以上、インド英語特有のフレーズと単語の使い方を紹介しました。インド人は自分たちの便利なように英語をカスタマイズ?してインド流で使っているようです。ただ、インド特有といっても英語なので、なんとなく想像できる場合が多いです。インド人は少し違った表現をすること知っていれば、混乱することも少なく生活することができると思います。

実際にインド人と話してみて・・・

これまで、インド人の英語の発音や、独特なインド英語表現をまとめてきましたが、私が実際にインドに来て、インド英語にふれて感じるのは、ズバリ「あまり心配する必要はない!」ということです。冒頭で述べたように、インド人の英語話者は人口の2割程度。英語話者の英語レベルも訛りの強さも、その人の教育レベル等によって全然違って、流暢な英語を話す人もいれば、ヒンディー語かと思うような英語を話す人もいます。
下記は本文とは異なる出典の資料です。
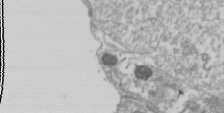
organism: Drosophila
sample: Cell division; meiosis; drosophila spermatocytes
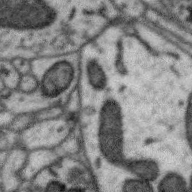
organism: Zebra finch
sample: Brain
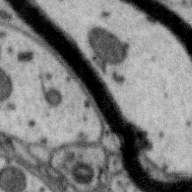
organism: Zebra finch
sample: Brain
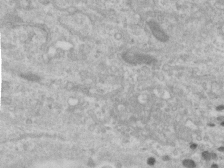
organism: Human
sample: Centriole in RPE cells
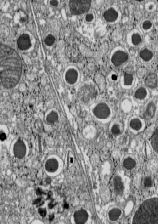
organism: C57BL Mouse
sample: Pancreatic islet
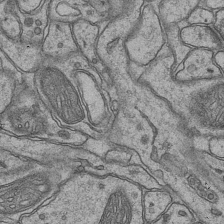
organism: Mouse
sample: CA1 Hippocampus
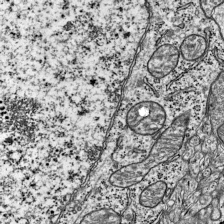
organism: Mouse
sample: Visual Cortex
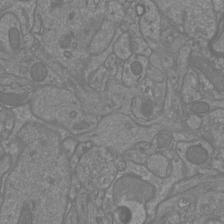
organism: Mouse
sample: Cortical neurons
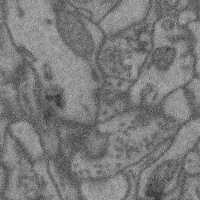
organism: Mouse
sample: Cerebral cortex
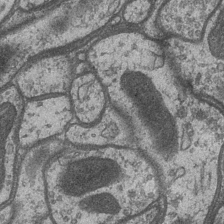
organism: Drosophila
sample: Optic medulla
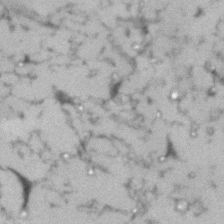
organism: Human
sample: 1205lu cells
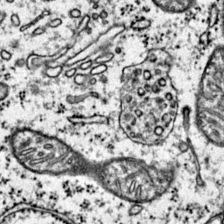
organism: Mouse
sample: Primary visual cortex
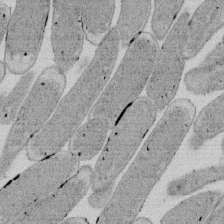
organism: E. coli
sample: Bacterial nucleoid
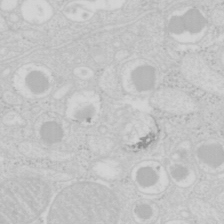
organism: Mouse
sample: Pancreas
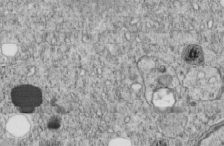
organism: C. elegans
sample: C. elegans embryo early stage
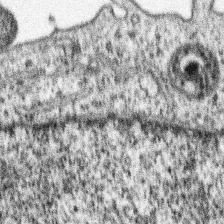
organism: Human
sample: HeLa cells
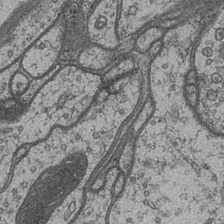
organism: Drosophila
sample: Optic medulla
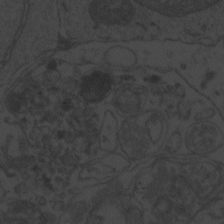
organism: Zebrafish
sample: Macrophage infected with Toxoplasma gondii
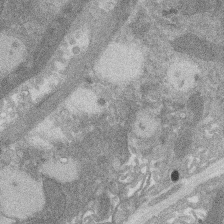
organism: Rat
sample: Salivary granule
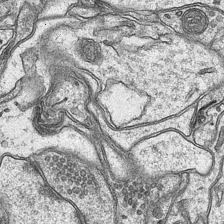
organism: Mouse
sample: CA1 Hippocampus
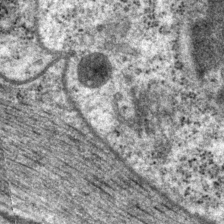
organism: P. pacificus
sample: Pharynx
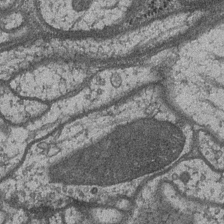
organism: Drosophila
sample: Optic medulla
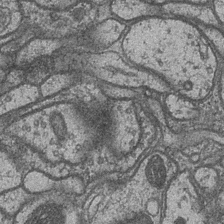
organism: Drosophila
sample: Optic medulla
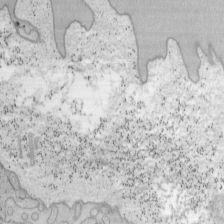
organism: Mouse
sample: OT-I killer T cells with ID8 ovarian cancer cells
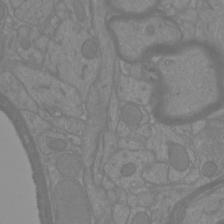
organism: Mouse
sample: Cortical neurons
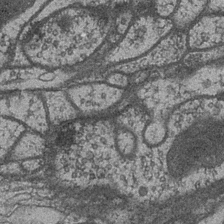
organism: Drosophila
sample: Optic medulla
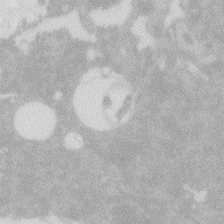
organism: Zebrafish
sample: Macrophage
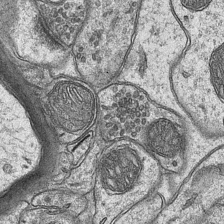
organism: Mouse
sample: CA1 Hippocampus
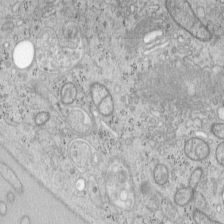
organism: Mouse
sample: OT-I killer T cells with ID8 ovarian cancer cells
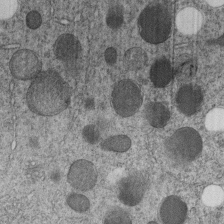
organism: C. elegans
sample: C. elegans embryo early stage
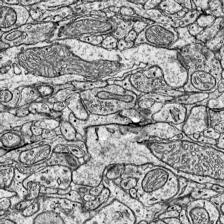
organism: Mouse
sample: Visual Cortex
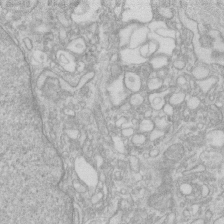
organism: Human
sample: Fibroblast cells
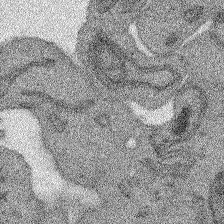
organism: Human
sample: HeLa cells
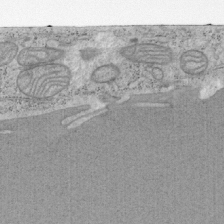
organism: Human
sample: HeLa cells
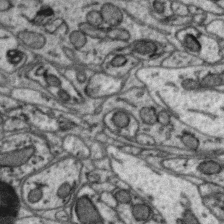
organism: Zebra finch
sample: Brain
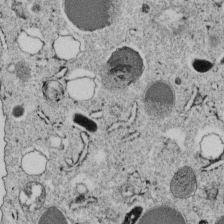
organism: C. elegans
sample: C. elegans embryo early stage
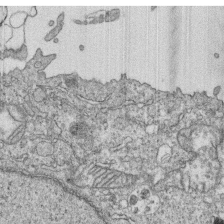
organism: Human
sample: HeLa cell HIV synapse
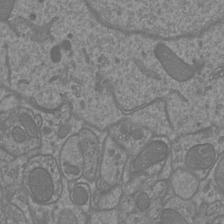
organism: Mouse
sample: Cortical neurons
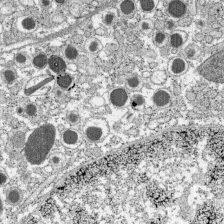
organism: C57BL Mouse
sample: Pancreatic islet
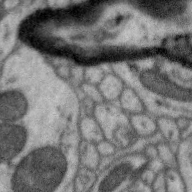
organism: Zebra finch
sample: Brain
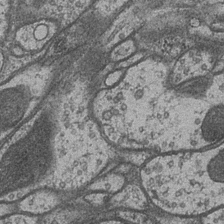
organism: Drosophila
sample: Optic medulla
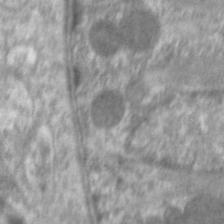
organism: C. elegans
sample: Pharynx
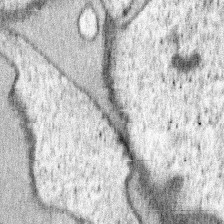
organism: Human
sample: HeLa cells
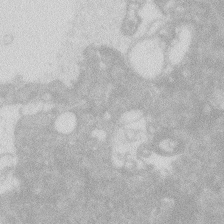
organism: Zebrafish
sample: Macrophage
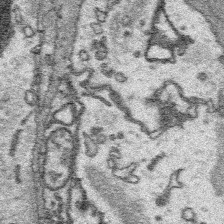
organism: Platynereis dumerilii
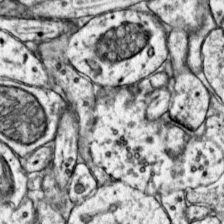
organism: Mouse
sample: Primary visual cortex
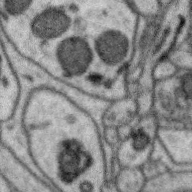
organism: Zebra finch
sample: Brain
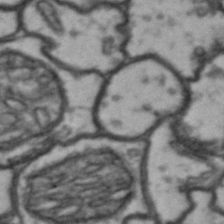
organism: Drosophila
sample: Brain
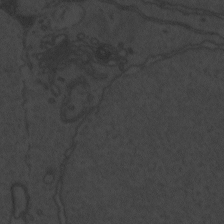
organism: Zebrafish
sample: Macrophage infected with Toxoplasma gondii
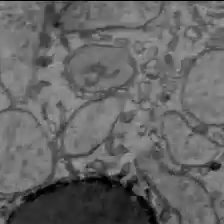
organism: C57BL Mouse
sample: Liver
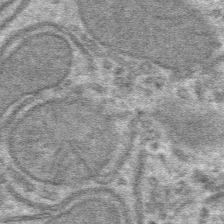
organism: Mouse
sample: Mouse hepatocytes
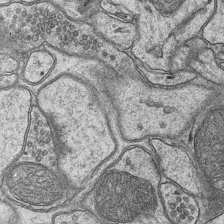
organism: Mouse
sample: CA1 Hippocampus
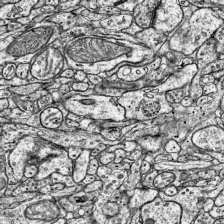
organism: Mouse
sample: Visual Cortex
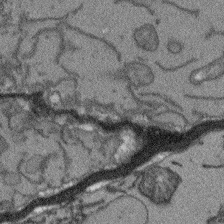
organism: Arabidopsis thaliana
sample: Root tip
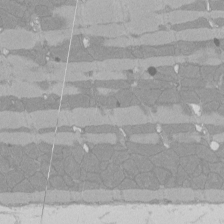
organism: Rat
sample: Left ventricle
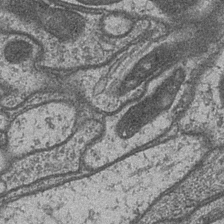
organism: Drosophila
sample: Optic medulla
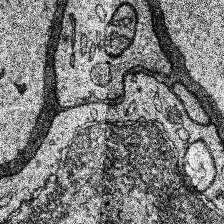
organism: Human
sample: Temporal Lobe
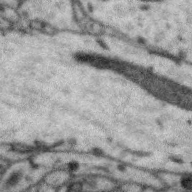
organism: Zebra finch
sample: Brain
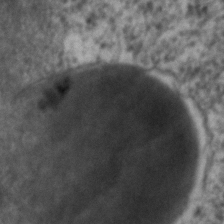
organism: C. elegans
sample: C. elegans embryo
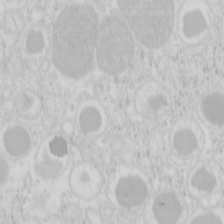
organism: Mouse
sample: Pancreas
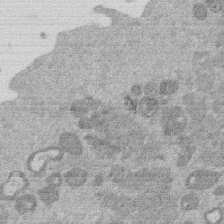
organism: Mouse
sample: Dividing mouse embryo 1 cell stage
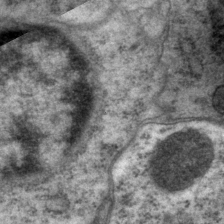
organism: P. pacificus
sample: Pharynx
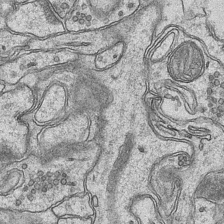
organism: Mouse
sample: CA1 Hippocampus
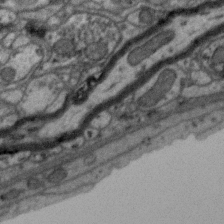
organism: Zebra finch
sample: Brain
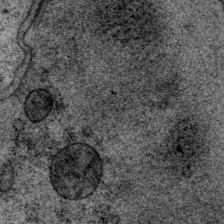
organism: P. pacificus
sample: Pharynx
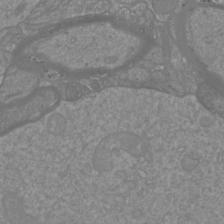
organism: Mouse
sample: Cortical neurons
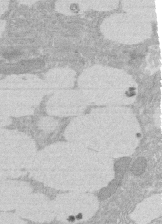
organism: Rat
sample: Salivary granule
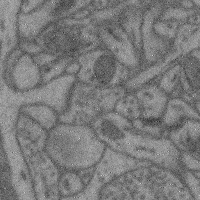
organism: Mouse
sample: Cerebral cortex
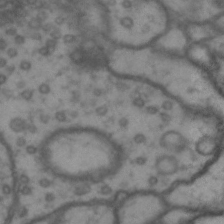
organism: Drosophila
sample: Brain
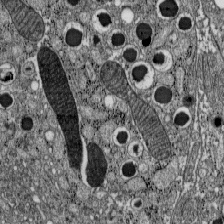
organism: C57BL Mouse
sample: Pancreatic islet
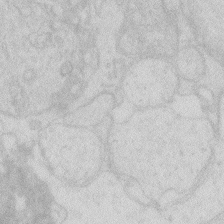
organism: Zebrafish
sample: Macrophage
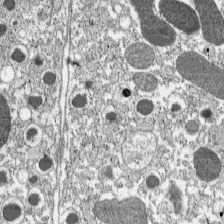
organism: C57BL Mouse
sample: Pancreatic islet
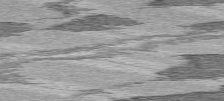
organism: C57BL Mouse
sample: Heart
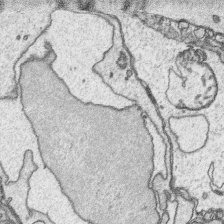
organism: Platynereis dumerilii
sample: Parapodia
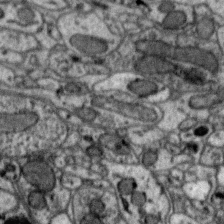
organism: Zebra finch
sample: Brain
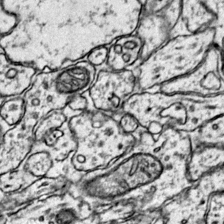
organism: Mouse
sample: Primary visual cortex
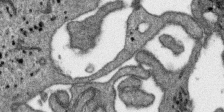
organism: Human
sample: Lung epithelial cells, uninfected (mock) control
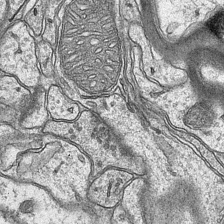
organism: Mouse
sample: CA1 Hippocampus
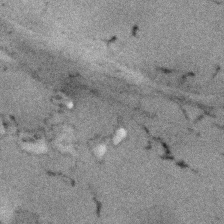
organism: Human
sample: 1205lu cells
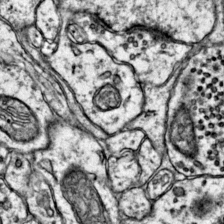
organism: Mouse
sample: Primary visual cortex
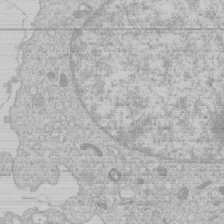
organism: Human
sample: Macrophage cells
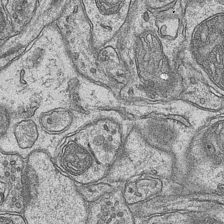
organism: Mouse
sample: CA1 Hippocampus
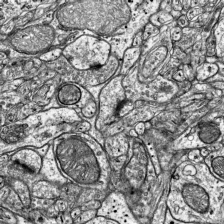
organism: Mouse
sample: Visual Cortex
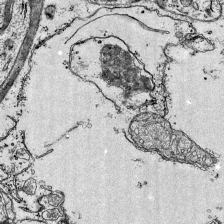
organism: Mouse
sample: Visual Cortex
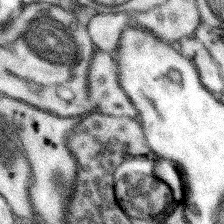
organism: Mouse
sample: Somatosensory cortex neuropil
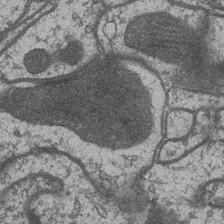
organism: Drosophila
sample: Optic medulla
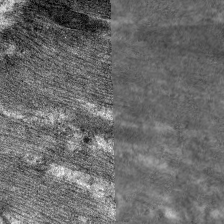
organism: C. elegans
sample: Pharynx
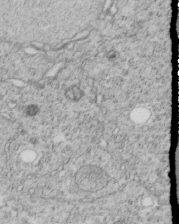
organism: C. elegans
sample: C. elegans embryo early stage
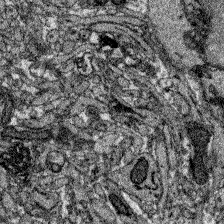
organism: Zebrafish
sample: Larval olfactory bulb
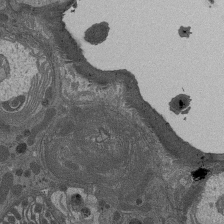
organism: Drosophila
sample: Antenna
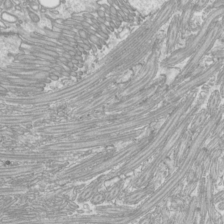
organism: Mouse
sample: Cilia; mouse epididymis
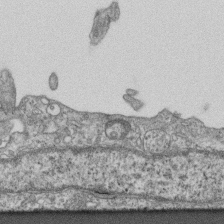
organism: Mouse
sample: Centriole in ependymal cells
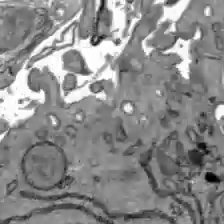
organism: C57BL Mouse
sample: Liver
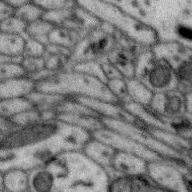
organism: Zebra finch
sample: Brain
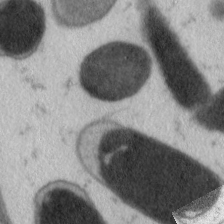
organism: C. elegans
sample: Pharynx
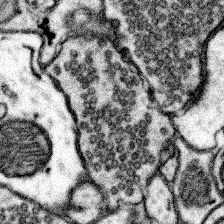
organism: Mouse
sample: Somatosensory cortex neuropil
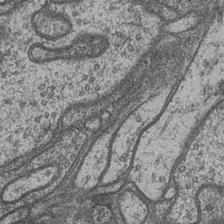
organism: Drosophila
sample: Optic medulla
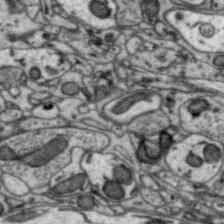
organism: Zebra finch
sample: Brain
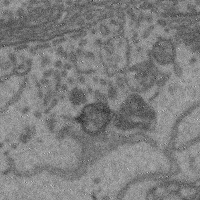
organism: Mouse
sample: Cerebral cortex
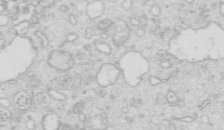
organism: Mouse
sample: Multiciliated cells
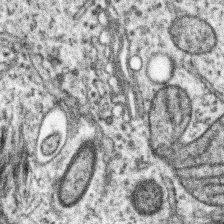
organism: Human
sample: HeLa cells
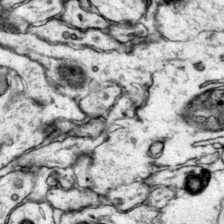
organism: Mouse
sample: Primary visual cortex
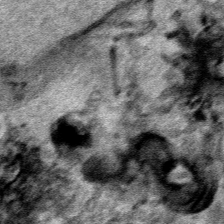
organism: Human
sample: Mitochondria in HCT116 cells
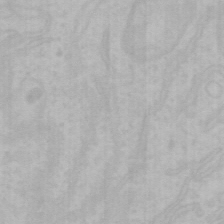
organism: Mouse
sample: Choroid plexus
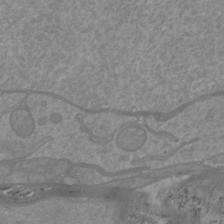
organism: Mouse
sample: Cortical neurons
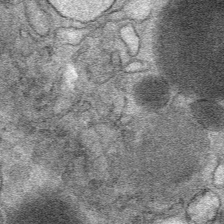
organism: Mouse
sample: Mouse Salivary gland
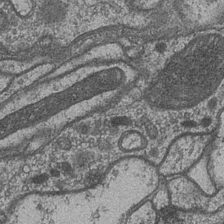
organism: Drosophila
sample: Optic medulla
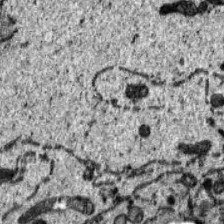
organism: Human
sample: HeLa cells
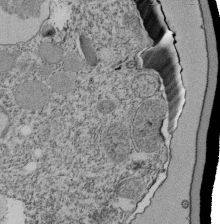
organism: Tetrahymena
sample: Cilia in tetrahymena
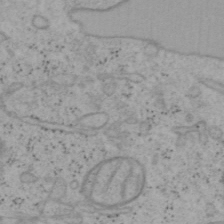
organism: Human
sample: HeLa cells
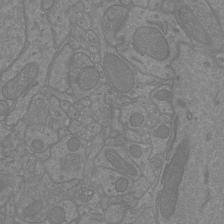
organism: Mouse
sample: Cortical neurons
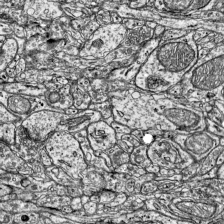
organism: Mouse
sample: Visual Cortex
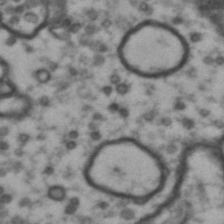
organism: Drosophila
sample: Brain
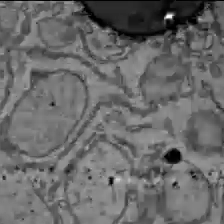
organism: C57BL Mouse
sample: Liver
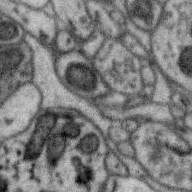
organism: Zebra finch
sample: Brain
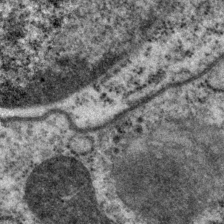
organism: P. pacificus
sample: Pharynx
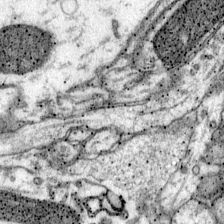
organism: Mouse
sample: Primary visual cortex
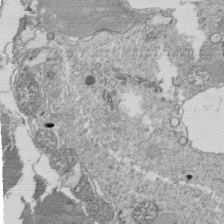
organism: Tetrahymena
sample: Cilia in tetrahymena
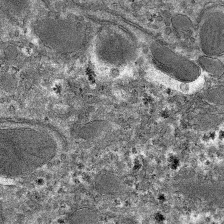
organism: Mouse
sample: Mouse hepatocytes
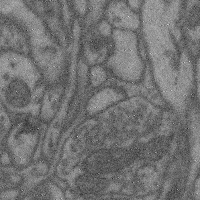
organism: Mouse
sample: Cerebral cortex
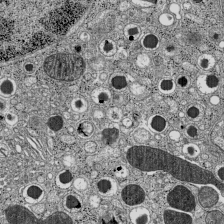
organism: C57BL Mouse
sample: Pancreatic islet
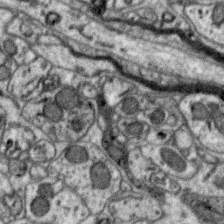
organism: Zebra finch
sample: Brain
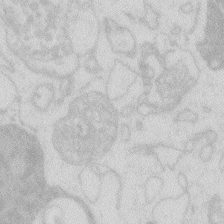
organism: Zebrafish
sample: Macrophage
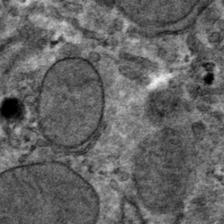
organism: Mouse
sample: Mouse hepatocytes
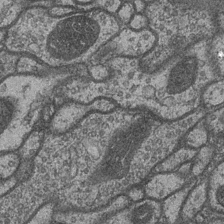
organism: Drosophila
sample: Optic medulla
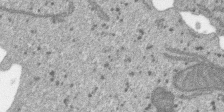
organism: Human
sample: Lung epithelial cells infected with SARS-CoV-2
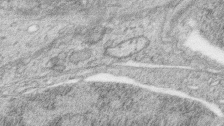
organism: Zebrafish
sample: synaptic ribbons in rod cells and cone cells
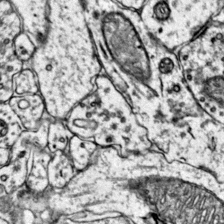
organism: Mouse
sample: Primary visual cortex
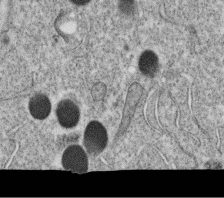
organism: C. elegans
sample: C. elegans oocyte; sperm cells
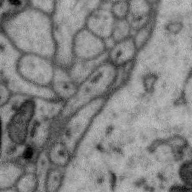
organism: Zebra finch
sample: Brain
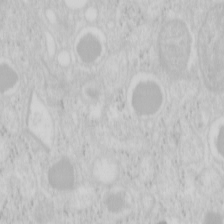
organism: Mouse
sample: Pancreas
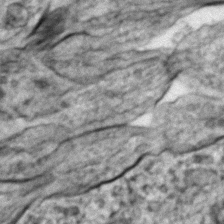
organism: Zebrafish
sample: Zebrafish embryo
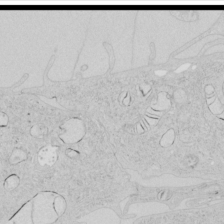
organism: Human
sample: Mitochondria in HCT116 cells
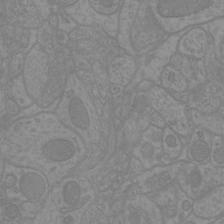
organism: Mouse
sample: Cortical neurons
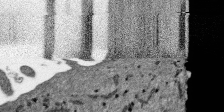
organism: Human
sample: Lung epithelial cells, uninfected (mock) control
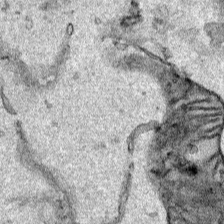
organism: Human
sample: Mitochondria in HCT116 cells
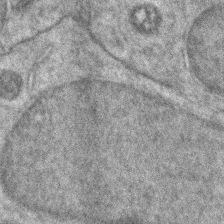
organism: Zebrafish
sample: Zebrafish embryo
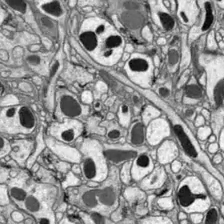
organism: Drosophila
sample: Optic lobe
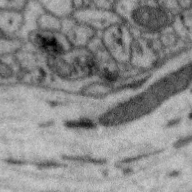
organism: Zebra finch
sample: Brain
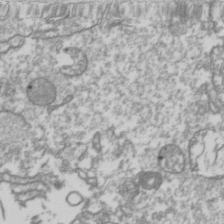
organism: Drosophila
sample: Cell division; meiosis; drosophila spermatocytes
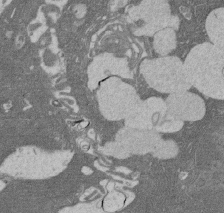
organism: Rat
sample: Salivary granule
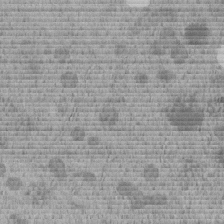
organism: C. elegans
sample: C. elegans embryo early stage
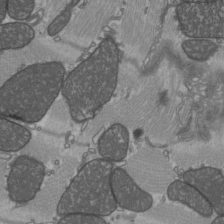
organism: C57BL Mouse
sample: Heart
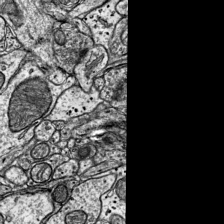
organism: Mouse
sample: Visual Cortex
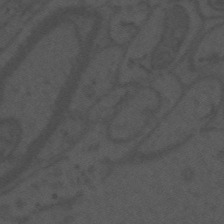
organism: Mouse
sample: Suprachiasmatic nucleus

確かに、訛りの強いインド人が早口で話すと、何を言っているかわからないときもあるのは事実。こちらが理解できないでいても、「自分は間違っていない」、「お前は英語がわからないの?」、とでも言わんばかりにあきれ顔で同じことを繰り返してくるインド人もいます。しかしそれでも、大抵は相手が何を言っているかなんとなくわかるし、自分が言いたいこともなんとか伝わります。インド人も日本人も、英語は第二言語。訛りがあって当然だし、お互いに理解できないことがあっても仕方ありません。

何よりも、聞こう!伝えよう!、とする姿勢が一番大切で、それがあれば苦労はしても、インド人とコミュニケーションをとることができます。日本人が文法的に間違った文章を話したって、日本語訛りがあったって、ほとんどのインド人はわかってくれるし、こちらが理解できないときはゆっくり繰り返してくれるインド人もたくさんいます。インドに来たら、ネイティブのような英語を話す必要はないので、最低限の英語力と、なんとかコミュニケーションをとろう!という気持ちをもって、インド人に負けないように、強気でインド人と話してみてください!!